长时间的暴晒,药格罗嗓音都有些嘶哑了,他的命令在五个同样嘶声力竭的都尉以及十多个校尉的依次呼喝中却得到了不折不扣的执行,仿佛突然多出来的一片黑云般,五千骑兵耸立在了草原上,不动如山的气势,让追着李搞数百骑的铁勒大军都为之一顿。
精疲力竭的李搞部直接分成两股,绕药格罗部而过,片刻后,五千骑兵却是缓步向前,在铁勒大军停住了脚步,下一刻,整齐的下马后就是飞矢如雨,拎着刀枪,跑得口吐白沫的铁勒大军当即被射下来了一百多人。
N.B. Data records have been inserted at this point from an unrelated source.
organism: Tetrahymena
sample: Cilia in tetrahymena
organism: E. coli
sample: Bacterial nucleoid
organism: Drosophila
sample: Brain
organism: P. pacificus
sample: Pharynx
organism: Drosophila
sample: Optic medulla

“该死,又是这一招!”眼看着前方箭雨纷飞,刚从中军赶过来的薛延陀小可汗,薛延陀国主真珠夷男的大儿子大度设气得眼睛都红了。
“又是这一招,停什么?中军挺进,两翼包抄,本可汗要把这些突厥贱种的脑袋统统拧下来!”
发狂的怒吼声中,呜呜牛角号凄凉的响了起来,不过等同罗,仆骨等各部长老,梅录军官磨磨蹭蹭驱动部下骑兵上前的时候,已经一炷香过去了,眼看着铁勒大军黑压压压了上来,药格罗所部早已经灵巧的越回马上,五千骑跑成了一个圆环,一面慢悠悠跑着,一面在五六十米的距离用突厥短弓灵活的射杀着靠上来的铁勒两翼。
眼睁睁看着本部骑兵被射下了一大片,两翼慢吞吞的包抄,却像两个不够长的钳子一样怎么都夹不住那个小小圆环,已经追出了二十多里地的大度设已经是气的脑袋发晕,一时间气血上头,想都不想就高声呐喊着打马追了出去。
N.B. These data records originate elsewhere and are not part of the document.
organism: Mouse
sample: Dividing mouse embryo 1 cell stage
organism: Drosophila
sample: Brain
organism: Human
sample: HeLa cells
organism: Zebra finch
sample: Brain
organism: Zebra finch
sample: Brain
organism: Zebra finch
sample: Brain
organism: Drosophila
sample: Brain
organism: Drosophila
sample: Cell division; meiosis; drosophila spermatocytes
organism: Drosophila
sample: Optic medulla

跟谁着大度设,薛部落中军亦是狂奔出击,很快就与包抄出去的两翼跑了个并驾齐驱,跑出个海神三叉戟阵形,可惜这三叉戟自己却不默契,蛮横的薛部骑兵纵马直接撞开了两翼回纥仆骨人,惹得一片人仰马翻。
五万薛延陀大军刹那间在草原上跑起了硕大的烟尘,如同一条狂莽那般张牙舞爪好像要一口气将药格罗部吞下肚子,可惜,药格罗也不傻,一声吆喝,仅仅两个刹那整个骑群就加快了速度,狂奔向了西南方,仅仅在队伍后面,一些善射之士依旧不断用反手箭射杀着薛延陀骑兵。
两部骑兵一追一逃,很快跑出了十多里,没人注意到已经被绕到后面的小山坳中,缓过来气的李搞部几百骑兵正慢悠悠的从哪儿溜出来。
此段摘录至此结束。